This plugin allows you to have images created automatically for your entry
titles. In this way you can utilize non-standard fonts and get smoother
rendering than would be possible with simple text headlines. New to this version
is improved integration with the WordPress administration interface under
WordPress 1.5 Strayhorn as well as genuine soft-shadows behind the text for that
smooth, custom look the girls love.
Using other fonts
The font I’ve included is the lovely Warp 1 by Alex Gollner. If you’d like to
use some other font you are more than welcome to do so. First, though, you need
to get it on the server. So, find yourself a gorgeous TrueType font—preferably
in Windows format if you have the choice—and stick it on your server. One of the
easiest ways is to use the built-in WordPress Upload utility. You’ll have to
allow ttf files to be uploaded which you can change in the miscellaneous tab of
your WordPress Options, but once you do that it’s literally just a few clicks to
install the font. Simply click the “Upload” tab in WordPress administration,
browse to your font (note that Windows is finicky with the file dialog around
you’ll have to right-click on your file and hit “Properties
” and copy
the filename from the properties and paste it into your file name box in the
” dialog) and upload it! The plugin automatically searches your configured
upload directory as well as the wp-content/image-headlines directory for valid
TrueType fonts and lists those in the menu. Experiment with those fonts!

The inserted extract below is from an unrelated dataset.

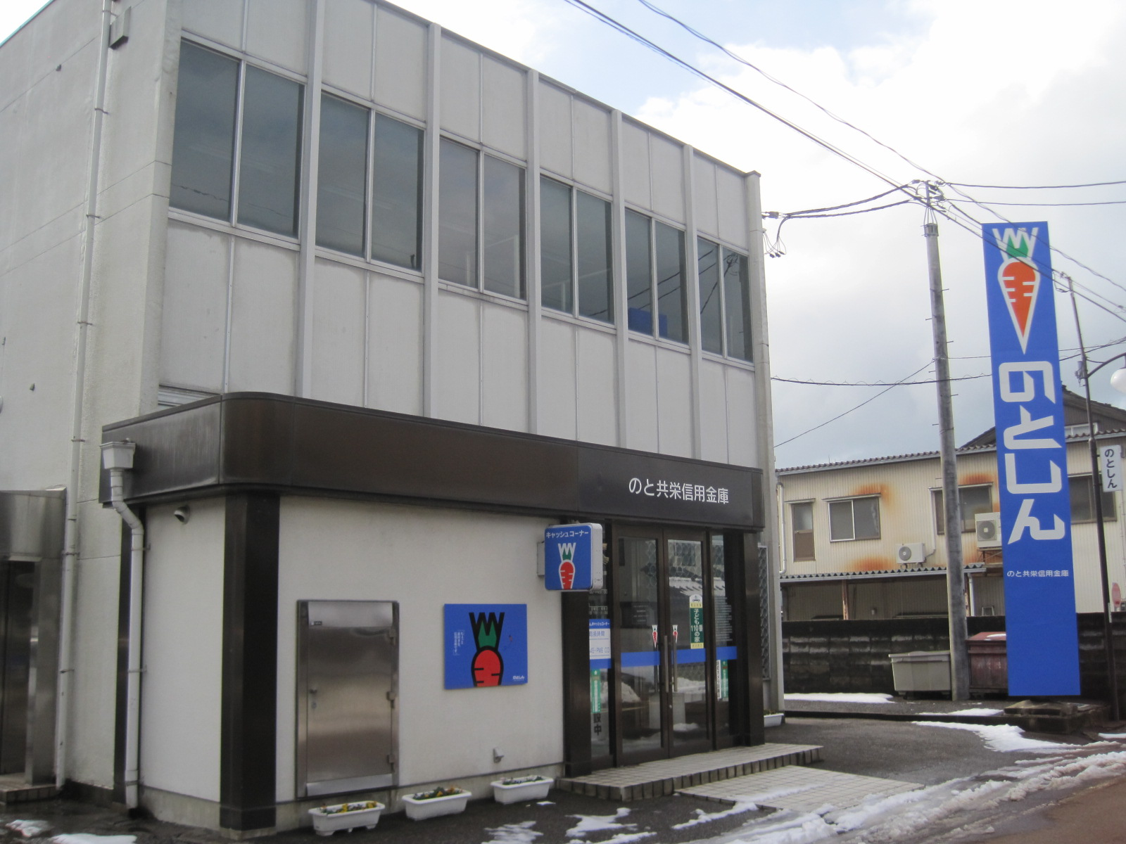 のと共栄信用金庫志雄支店（石川県羽咋郡宝達志水町）

Following installation you’ll likely want to configure the appearance of your
titles. Simply go to the Options page of your WordPress installation where
you’ll see a new option cunningly called “Headlines”. Click it.
If everything has gone well with the installation you should see a collection of
options and a nifty preview image of what your current settings look like. Yeah!
Note that if your preview image is showing (it should be an image with “The
quick brown fox jumped over the lazy dog.” in red letters with a soft gray
background shadow) you are good to go. You’re welcome to customize it however
you wish but as far as the plugin is concerned it’s a happy camper.
Let’s talk options.
Really if you’re up and running you have nothing much to do here. This just sets
what directory the plugin will use to store the images it generates. You can
change it if you wish.
Font and Colors
As you might imagine this section will have the greatest bearing on the
appearance of your titles. You’ll see a menu containing the list of available
fonts and entry boxes for controlling the font size and color as well as what
the background looks like. Note that all colors you see on this page must be
specified in HTML color format, so #123456 or #FF0000 or even the shorthand
version like #CCC. Anything else will break in fantastic and undefined ways and
I will not be pleased if you ask me why your images aren’t showing up and it
turns out that you have GREEN in the color field. You’ve been warned!
If you make your background transparent it will likely look better. Turn the
option on and off to see the difference.
You can have a background image displayed behind your text if you want. I don’t
use it much but that’s your call.
This will control the formatting of your image a bit, especially as it pertains
to long lines.
The left padding simply tells the plugin to leave some blank space at the left
edge before it starts drawing the text. This may be useful in the case where you
have a background image you want to include.
You can enable the line-splitting option so that really long titles get split
into multiple lines before rendering. This is important on fixed-width
blogs—like the default Kubrick template in WordPress, for instance—so that you
don’t break the appearance if you happen to spout off in your titles like I do.
Selecting this option will break the text into multiple lines if the rendered
line would exceed the maximum line width you specify.
The vertical space is the additional space you want between each line in the
case that we break up lines. The bigger the number the larger the gap between
The line indent is the additional space between the left border of the image and
any subsequent lines in the case of a line break.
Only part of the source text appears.